Stored items from a collection
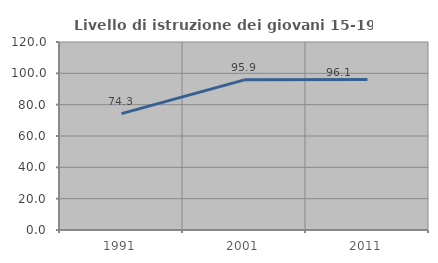
| Category | Livello di istruzione dei giovani 15-19 anni |
|---|---|
| 1991.0 | 74.286 |
| 2001.0 | 95.855 |
| 2011.0 | 96.129 |
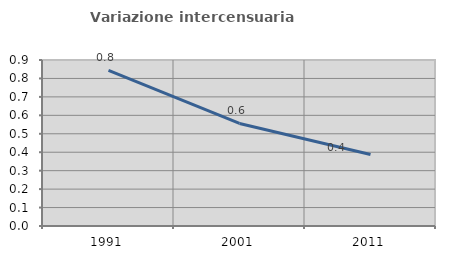
| Category | Variazione intercensuaria annua |
|---|---|
| 1991.0 | 0.844 |
| 2001.0 | 0.556 |
| 2011.0 | 0.388 |
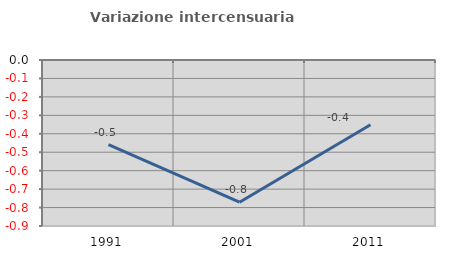
| Category | Variazione intercensuaria annua |
|---|---|
| 1991.0 | -0.459 |
| 2001.0 | -0.771 |
| 2011.0 | -0.351 |
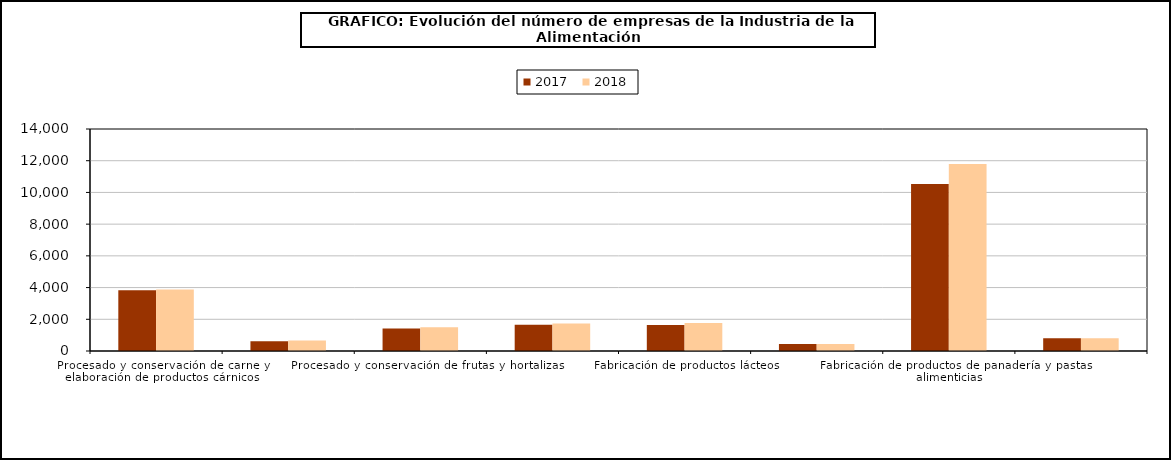
| Category | 2017 | 2018 |
|---|---|---|
| Procesado y conservación de carne y elaboración de productos cárnicos | 3830 | 3882 |
| Procesado y conservación de pescados, crustáceos y moluscos | 622 | 659 |
| Procesado y conservación de frutas y hortalizas | 1423 | 1500 |
| Fabricación de aceites y grasas vegetales y animales | 1655 | 1727 |
| Fabricación de productos lácteos | 1641 | 1769 |
| Fabricación de productos de molinería, almidones y productos amiláceos | 438 | 439 |
| Fabricación de productos de panadería y pastas alimenticias | 10539 | 11788 |
| Fabricación de productos para la alimentación animal | 798 | 804 |

TASK
Could you write out exactly the lines running from the one with "2011.0 | -0.351 |" through the last line of the data above, both ends kept, and omit any picture?

THE ANSWER
| 2011.0 | -0.351 |
| Category | 2017 | 2018 |
|---|---|---|
| Procesado y conservación de carne y elaboración de productos cárnicos | 3830 | 3882 |
| Procesado y conservación de pescados, crustáceos y moluscos | 622 | 659 |
| Procesado y conservación de frutas y hortalizas | 1423 | 1500 |
| Fabricación de aceites y grasas vegetales y animales | 1655 | 1727 |
| Fabricación de productos lácteos | 1641 | 1769 |
| Fabricación de productos de molinería, almidones y productos amiláceos | 438 | 439 |
| Fabricación de productos de panadería y pastas alimenticias | 10539 | 11788 |
| Fabricación de productos para la alimentación animal | 798 | 804 |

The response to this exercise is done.